Il commercio mondiale risente dell’esaurirsi dei fattori temporanei che avevano sostenuto gli scambi nella prima parte del 2025. Dopo il rallentamento di quest’anno (+2,8%, dal +3,4% del 2024), nel 2026 la crescita degli scambi in volume è prevista scendere al +2,1%, condizionata dall’incertezza sulle politiche commerciali e da un effetto statistico sfavorevole.

Sul fronte dei mercati finanziari, le attese di un impatto negativo dei dazi sulla crescita statunitense hanno favorito nel corso del 2025 un deprezzamento del dollaro nei confronti dell’euro, tendenza che si è stabilizzata a fine anno. In media, il cambio si attesterebbe a 1,13 dollari per euro nel 2025 e a 1,16 nel 2026, segnando un ulteriore apprezzamento della valuta europea.

La combinazione di una domanda globale meno dinamica e dell’aumento della produzione Opec+ ha esercitato pressioni al ribasso sui prezzi del petrolio. Il Brent scenderebbe in media a 66,1 dollari al barile nel 2025 (–18% rispetto al 2024) e a 61,5 dollari nel 2026, contribuendo a contenere l’inflazione globale.

Italia, crescita moderata, trainata dalla domanda interna

In questo contesto internazionale, l’economia italiana mostra segnali di moderata tenuta. Nel terzo trimestre del 2025 il Pil è cresciuto lievemente su base congiunturale, sostenuto dai consumi, dagli investimenti e dalla domanda estera netta, a fronte di un contributo negativo delle scorte. Dal lato dell’offerta persistono le difficoltà dell’industria, mentre i servizi restano in lieve espansione.

Le indagini di fiducia di novembre restituiscono un quadro contrastato: peggiorano le aspettative dei consumatori, soprattutto su disoccupazione e risparmio, mentre tra le imprese si osserva un miglioramento nel manifatturiero, a fronte di un calo nel settore delle costruzioni.

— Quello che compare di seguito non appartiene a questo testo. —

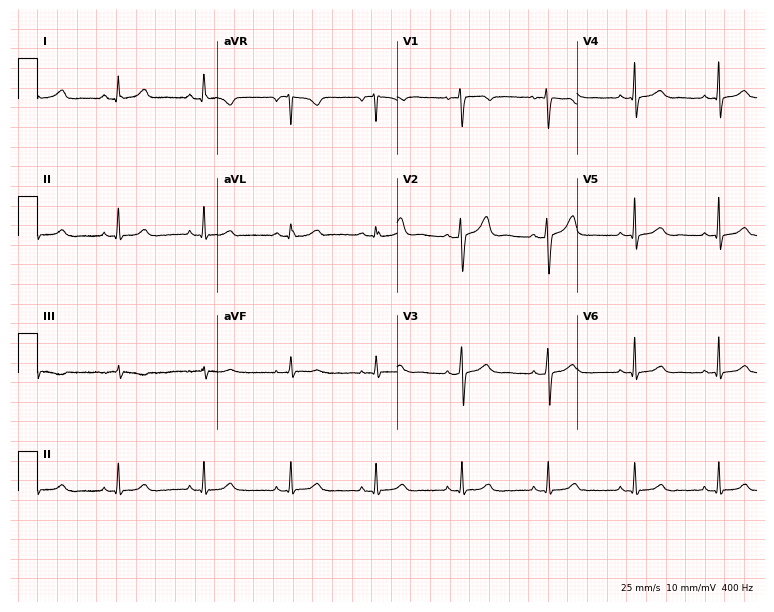
Standard 12-lead ECG recorded from a female patient, 25 years old. Read as a normal ECG.

Nello scenario previsivo, l’attenuazione delle tensioni commerciali, il rallentamento dei prezzi delle materie prime e la stabilizzazione della domanda dei principali partner sostengono le prospettive di crescita. Il Pil italiano è atteso aumentare dello 0,5% nel 2025 e dello 0,8% nel 2026, con un contributo positivo della domanda interna – trainata dal recupero delle retribuzioni, dall’occupazione e dagli investimenti legati al completamento dei progetti PNRR – e un apporto ancora negativo, ma in attenuazione, della domanda estera netta.

Il saldo della bilancia commerciale resterebbe positivo in entrambi gli anni, rafforzando la posizione esterna del Paese. In sintesi, in un quadro globale di crescita meno brillante ma più stabile, l’Italia si avvia verso una fase di espansione moderata, fondata su fondamentali interni più solidi e su un contesto inflazionistico sotto controllo.